___ Records supplied
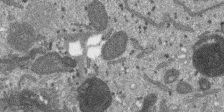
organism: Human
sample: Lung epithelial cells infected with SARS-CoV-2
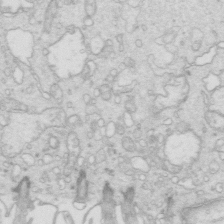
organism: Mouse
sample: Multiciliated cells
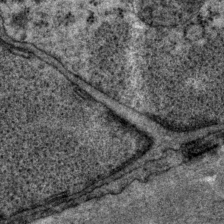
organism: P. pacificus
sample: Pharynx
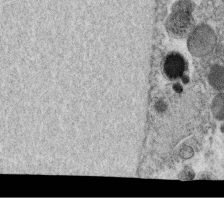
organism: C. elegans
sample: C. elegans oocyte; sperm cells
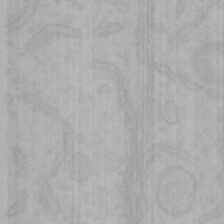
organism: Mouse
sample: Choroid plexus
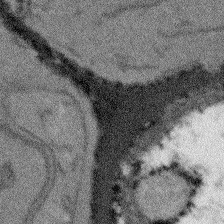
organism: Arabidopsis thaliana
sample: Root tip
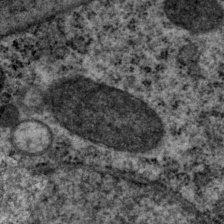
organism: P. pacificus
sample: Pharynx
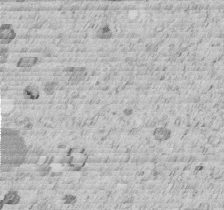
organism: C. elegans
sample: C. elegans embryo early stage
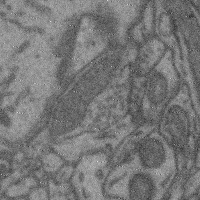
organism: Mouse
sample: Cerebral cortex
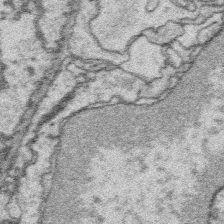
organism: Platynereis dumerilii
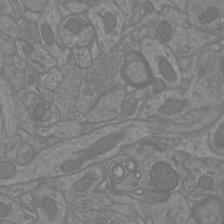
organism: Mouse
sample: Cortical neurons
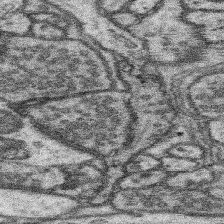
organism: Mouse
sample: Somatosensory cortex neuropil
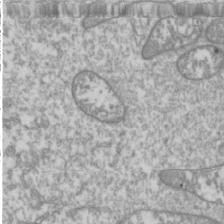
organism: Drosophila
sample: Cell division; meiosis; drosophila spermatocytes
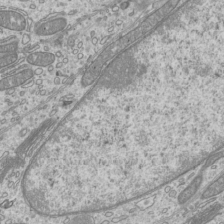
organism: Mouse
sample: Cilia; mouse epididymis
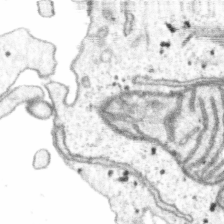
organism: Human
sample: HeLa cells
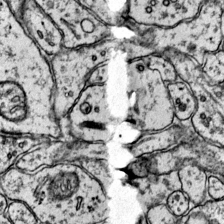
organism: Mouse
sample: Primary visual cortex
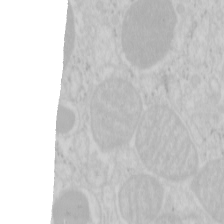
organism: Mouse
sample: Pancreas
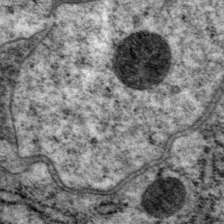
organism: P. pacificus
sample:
______
▶ **Activity**
Could you write out every record exactly, leaving the pictures out?

▶ **Answer to the exercise**
organism: Human
sample: Lung epithelial cells infected with SARS-CoV-2
organism: Mouse
sample: Multiciliated cells
organism: P. pacificus
sample: Pharynx
organism: C. elegans
sample: C. elegans oocyte; sperm cells
organism: Mouse
sample: Choroid plexus
organism: Arabidopsis thaliana
sample: Root tip
organism: P. pacificus
sample: Pharynx
organism: C. elegans
sample: C. elegans embryo early stage
organism: Mouse
sample: Cerebral cortex
organism: Platynereis dumerilii
organism: Mouse
sample: Cortical neurons
organism: Mouse
sample: Somatosensory cortex neuropil
organism: Drosophila
sample: Cell division; meiosis; drosophila spermatocytes
organism: Mouse
sample: Cilia; mouse epididymis
organism: Human
sample: HeLa cells
organism: Mouse
sample: Primary visual cortex
organism: Mouse
sample: Pancreas
organism: P. pacificus
sample:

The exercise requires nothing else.